Esta pesquisa foi conduzida por entrevistas semi-estruturadas, com o apoio de um roteiro de entrevista. De acordo com Yin (2005), entrevistas semi-estruturadas são mais espontâneas e flexíveis, permitindo uma maior interação entre o pesquisador e o entrevistado,
mas sem que ocorra a fuga do tema. Esse tipo de entrevista torna-se adequada a esta pesquisa justamente pela flexibilidade em captar o maior volume de informações possíveis sobre a relação entre a integração interna para a Gestão da Cadeia de Suprimentos e o fator humano e, também, como o uso das práticas de RH podem contribuir na melhoria da integração interna.
Visando assegurar se os dados obtidos com as questões do roteiro de entrevista contribuiriam para o alcance dos objetivos da pesquisa e, caso contrário, pudessem ser realizadas correções (STRAUSS; CORBIN, 1998), as aplicações definitivas foram precedidas de testes pilotos. O teste piloto do Roteiro 3 (Gestão da Cadeia de Suprimentos) foi realizado com um dos profissionais responsáveis pela Gestão da Cadeia de Suprimentos da Empresa 3. De fato, observou-se que a primeira versão do referido roteiro continha demasiada linguagem teórica, questões repetitivas e, no geral, estava excessivamente longo, o que tornava a aplicação demorada e cansativa para o entrevistado. Mediante tal percepção, a pesquisadora realizou as adequações necessárias, corrigindo a linguagem e reduzindo a quantidade de questões. O mesmo profissional foi convidado a responder o novo roteiro, complementando apenas as informações que não estavam previstas no roteiro da primeira abordagem. Quanto ao Roteiro 2 (Recursos Humanos), o mesmo foi validado por uma profissional da área, com 20 anos de experiência empresarial e acadêmica. As sugestões referiram-se aos mesmos aspectos observados no teste piloto do Roteiro 3. Ademais, a pesquisadora concluiu que a caracterização da área de RH prevista na primeira versão do Roteiro 2 estava além dos propósitos centrais da pesquisa. Consequentemente, o referido roteiro foi também reformulado.
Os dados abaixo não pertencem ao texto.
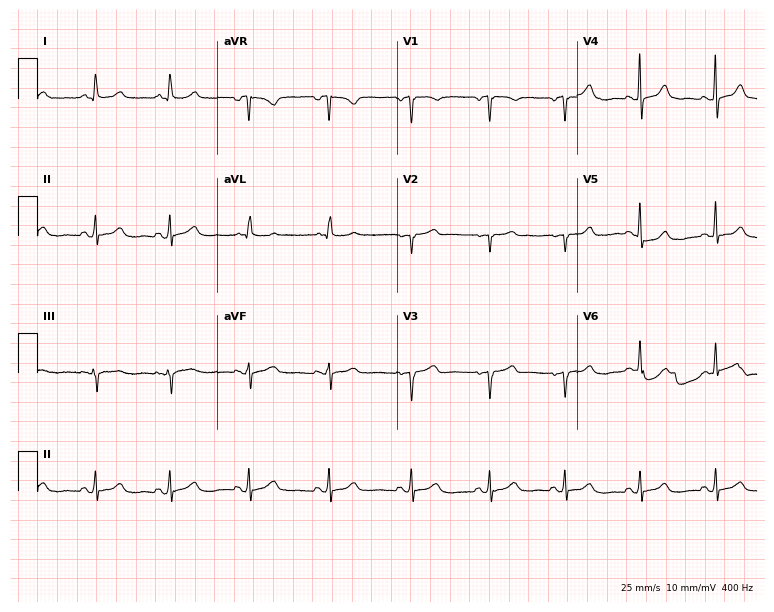
Resting 12-lead electrocardiogram. Patient: a woman, 75 years old. Read as a normal ECG.

O roteiro final de entrevista (Apêndice B) foi subdivido em três roteiros, cada qual visando a um sujeito de pesquisa e a um propósito:
• Roteiro 1 – Caracterização geral da empresa: destinado à pessoa de contato inicial que gerou a abertura para a pesquisa na empresa. Objetivou a obtenção de informações sobre a caracterização geral da empresa, buscando levantar variáveis que pudessem ser relacionadas com os resultados obtidos nos demais roteiros;
• Roteiro 2 – Gestão de Recursos Humanos: destinado ao profissional de Recursos Humanos. Estruturado em três partes: (1) caracterização geral da área e nível de interação com as demais áreas, (2) caracterização das práticas de RH desenvolvidas pela área e (3) caracterização da interação da área com a Gestão da Cadeia de Suprimentos;
• Roteiro 3 – Gestão da Cadeia de Suprimentos: destinado ao gestor de cadeia de suprimentos ou função equivalente. Estruturado em três partes: (1) caracterização
geral da função, (2) caracterização da integração interna para a Gestão da Cadeia de Suprimentos e (3) caracterização da interação da função com a área de Recursos Humanos. A parte um objetivou aferir a formatação da função na empresa, e a parte 2, o cenário de integração interna para a Gestão da Cadeia de Suprimentos. Em ambos buscou-se relacionar as informações obtidas com o fator humano e, de maneira geral (incluindo a parte 3), a contribuição da área de Recursos Humanos. Previu-se também captar as decorrências reais ou a percepção dos entrevistados no caso da ausência dessa contribuição.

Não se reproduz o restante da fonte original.